Numerous applications, including computer simulations, games, cryptography, statistical sampling, and more, require the ability to generate random numbers. Computers can only compute random numbers using mathematical formulas and cannot produce "true" random numbers themselves. These types of random numbers calculated by algorithms are called pseudo-random .
The Park-Miller algorithm , was published in 1988 by Stephen Park and Keith Miller . It is one well-liked method for producing pseudo-random numbers in computer programs. This algorithm is still very simple to code and effective even after over 30 years.
First, we select an arbitrary number called the 'seed' value. This seed can be any randomly chosen number and allows us to initialize the random number generation. From this starting seed, the Park-Miller formula calculates the next random number in sequence and then uses that number as a seed to calculate the next.
Here is the formula:
next_random_number = (16807 * current_seed) % 2^31 - 1
In the formula, 16807 and 2^31 - 1 (same as 2147483647) are constant prime numbers. Let's take an example:
Seed = 5
Next random number = (16807 * 5) % 2147483647
= 1043618065
Now, 1043618065 becomes the seed for generating the next number in the sequence. Repeating this calculation gives us a nice random pattern, even though the numbers are technically pseudo-random.
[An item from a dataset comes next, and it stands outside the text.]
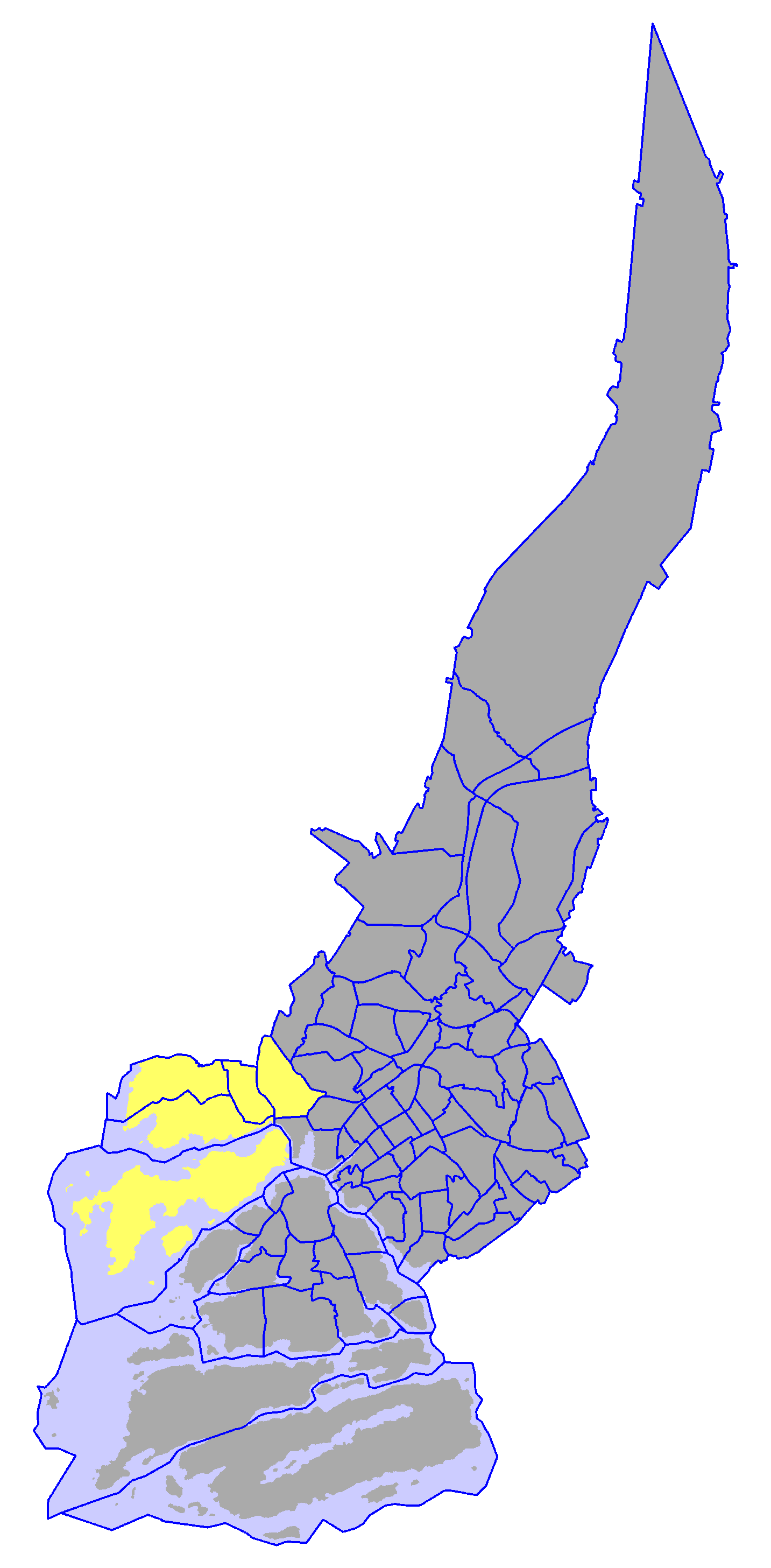 Ward of Naantalintie, in Turku
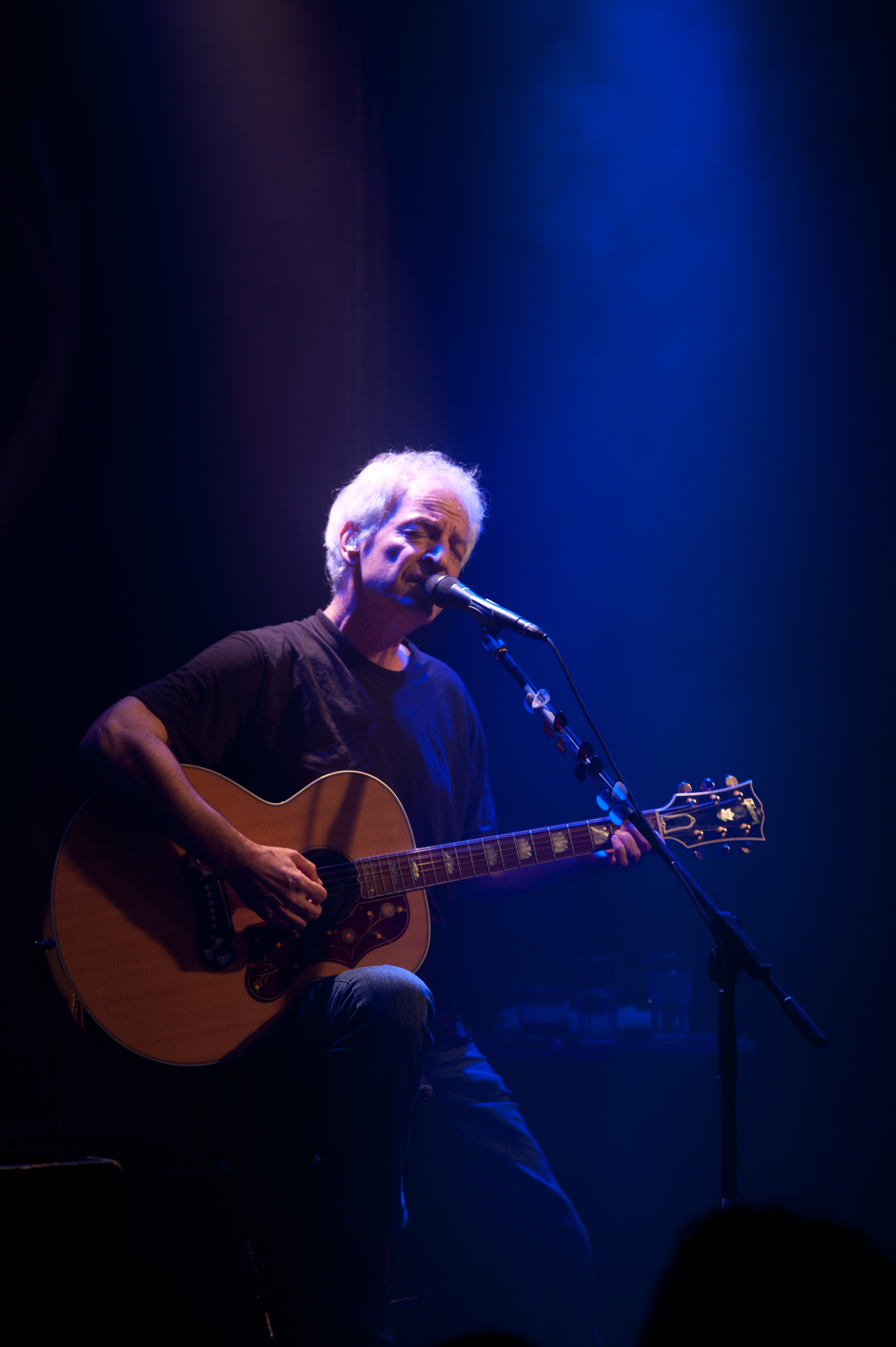 שלום חנוך בהופעה במועדון הזאפה בתל אביב

With this easy algorithm, we can get a sequence of nice pseudo-random numbers in our C++ programs. The randomness improves by changing seed values unpredictably. It allows practical usage in many applications like simulations, games, testing, sampling, etc. Yet, the coding remains simple, efficient, and portable across platforms. Due to this, the Park-Miller is a popular choice among C++ developers today.
Algorithm with proper steps:
Here are the steps to implement the Park-Miller random number generation algorithm in simple words:
- Choose a Seed Value:
First, we must select an integer number that will act as the seed value. This seed can be any randomly picked number. A common choice is to just start with seed = 1.
- Initialize Variables:
Declare a variable called 'seed' and initialize it with the seed value we picked in step 1. Also, have a variable 'next_random' to store the next random number generated.
- Define the Generator Function:
After that, we need a function that will calculate and return the next random number every time we call it. Let's call it getnextrandom_number.
- Apply the Formula:
Inside the function, apply the Park-Miller formula:
next_random = (16807 * seed) % 2147483647
It generates a random integer between 0 and 2147483647 from the previous seed.
- Update the Seed:
Now, replace the old seed with the next random number calculated above.
seed = next_random
- Return the Number:
Finally, return next_random from the function to use in our program.
- Call the Function:
Call the getnextrandom_number in a loop or wherever required to keep getting more random numbers.
So, in 7 easy steps, we can generate a nice sequence of random numbers using this reliable and tested algorithm.
Example:
Let us take a C++ Program for Implementing the Park-Miller Random Number Generation Algorithm.
#include <iostream>
class ParkMiller {
private:
long seed;
public:
ParkMiller(long seed) : seed(seed) {}
// Generate a pseudo-random number using the Park-Miller algorithm
long generateRandomNumber() {
const long a = 16807; // Multiplier
const long m = 2147483647; // Modulus
const long q = m / a;
const long r = m % a;
long temp = a * (seed % q) - r * (seed / q);
if (temp > 0) {
seed = temp;
} else {
seed = temp + m;
}
return seed;
}
};
int main() {
long seed = 1234; // You can use any seed value
ParkMiller rng(seed);
// Generate and print 10 random numbers
std::cout << "Park-Miller Random Numbers:" << std::endl;
for (int i = 0; i < 10; ++i) {
std::cout << rng.generateRandomNumber() << std::endl;
}
return 0;
}
Output:
Park-Miller Random Numbers:
165394961
1229862357
2064994670
622466744
51635271
1328980414
1729261113
2098655378
1808216131
404005600